In contrast to biotic factors, abiotic factors such as mild heat (up to 35 °C) did not significantly change the relative contributions of the different VOC classes (monoterpenes, sesquiterpenes and others, as described in Method) for both constitutive emissions (Supplementary Fig. 2) and induced emissions (Supplementary Fig. 3). Within each class, the contribution of some individual compounds changed, most distinct in the ‘others’ class, because specific compounds respond to temperature changes differently (cf. Supplementary Fig. 4). However, even mild heat increased the total VOC emissions for both types of emissions substantially (Fig. 3), consistent with previous studies9,29. Accordingly, heat led to larger SOA particles under similar photooxidation conditions, but the κ values of the SOA remained relatively invariant as temperature changed, with a seemingly small decreasing trend with increasing plant temperature. For the SOA from constitutive emissions, the difference of κ between 25 and 35 °C are not statistically significant (t-test, P=0.09) and for the SOA from induced emissions, the difference in κ is significant only for the entire temperature interval of 22–34 °C (t-test, P=0.017, Fig. 3). The latter may be partly due to the detailed changes in the ‘others’ class or minor variations in the contributions of specific VOC classes. In this study, the particles were formed by homogeneous nucleation which means that particle number and particle size increased with increasing emissions. In the presence of pre-existing particles, only the size of the particles will be affected.

Figure 3: Effect of heat on emission amounts and particle properties.
Figure 3

The mixing ratios of total volatile organic compounds (VOC) from plant emissions (black bar, note log axis), median diameter of aerosol particles (red bar) and hygroscopicity parameter κ (blue bar) is plotted as a function of plant temperature. The constitutive emissions from unstressed pine trees and induced emissions from stressed mixed boreal trees are shown. The error bars represent the s.d. of the measurement (the detailed number of measurements included in Supplementary Table 4).

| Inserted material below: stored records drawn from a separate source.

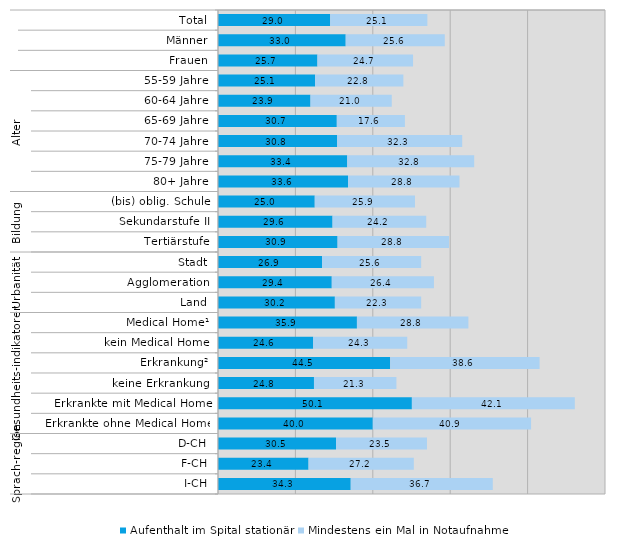
| Category | Aufenthalt im Spital stationär | Mindestens ein Mal in Notaufnahme |
|---|---|---|
| 0 | 29 | 25.1 |
| 1 | 33 | 25.6 |
| 2 | 25.7 | 24.7 |
| 3 | 25.1 | 22.8 |
| 4 | 23.9 | 21 |
| 5 | 30.7 | 17.6 |
| 6 | 30.8 | 32.3 |
| 7 | 33.4 | 32.8 |
| 8 | 33.6 | 28.8 |
| 9 | 25 | 25.9 |
| 10 | 29.6 | 24.2 |
| 11 | 30.9 | 28.8 |
| 12 | 26.9 | 25.6 |
| 13 | 29.4 | 26.4 |
| 14 | 30.2 | 22.3 |
| 15 | 35.9 | 28.8 |
| 16 | 24.6 | 24.3 |
| 17 | 44.5 | 38.6 |
| 18 | 24.8 | 21.3 |
| 19 | 50.1 | 42.1 |
| 20 | 40 | 40.9 |
| 21 | 30.5 | 23.5 |
| 22 | 23.4 | 27.2 |
| 23 | 34.3 | 36.7 |

For constitutive emissions at 20 °C, κ data are not available (noted by *) because particle sizes were too small (median diameter 26 nm) for cloud condensation nuclei (CCN) activation measurements.

The CCN activity of particles is determined by their size and hygroscopicity7,11,30. The effect of elevated plant temperature on particle size was dramatic due to the substantial increase in the amount of VOC emitted and thus their oxidation products, which enhanced particle growth by condensation. However, the effect of elevated plant temperature on κ itself was small, which is attributed to the overall little change in the emission composition. κ determines the critical diameter for CCN activation. Larger aerosol size at constant κ implies that more particles will be activated and more cloud droplets will be formed (see also Supplementary Fig. 5). Moreover, the effect of mild heat on particle size and κ is independent whether the emissions are constitutive or induced. The effect of heat in the case of induced emissions by biotic stress represent the effect of co-occurring stressors, a common situation for plants under natural conditions31.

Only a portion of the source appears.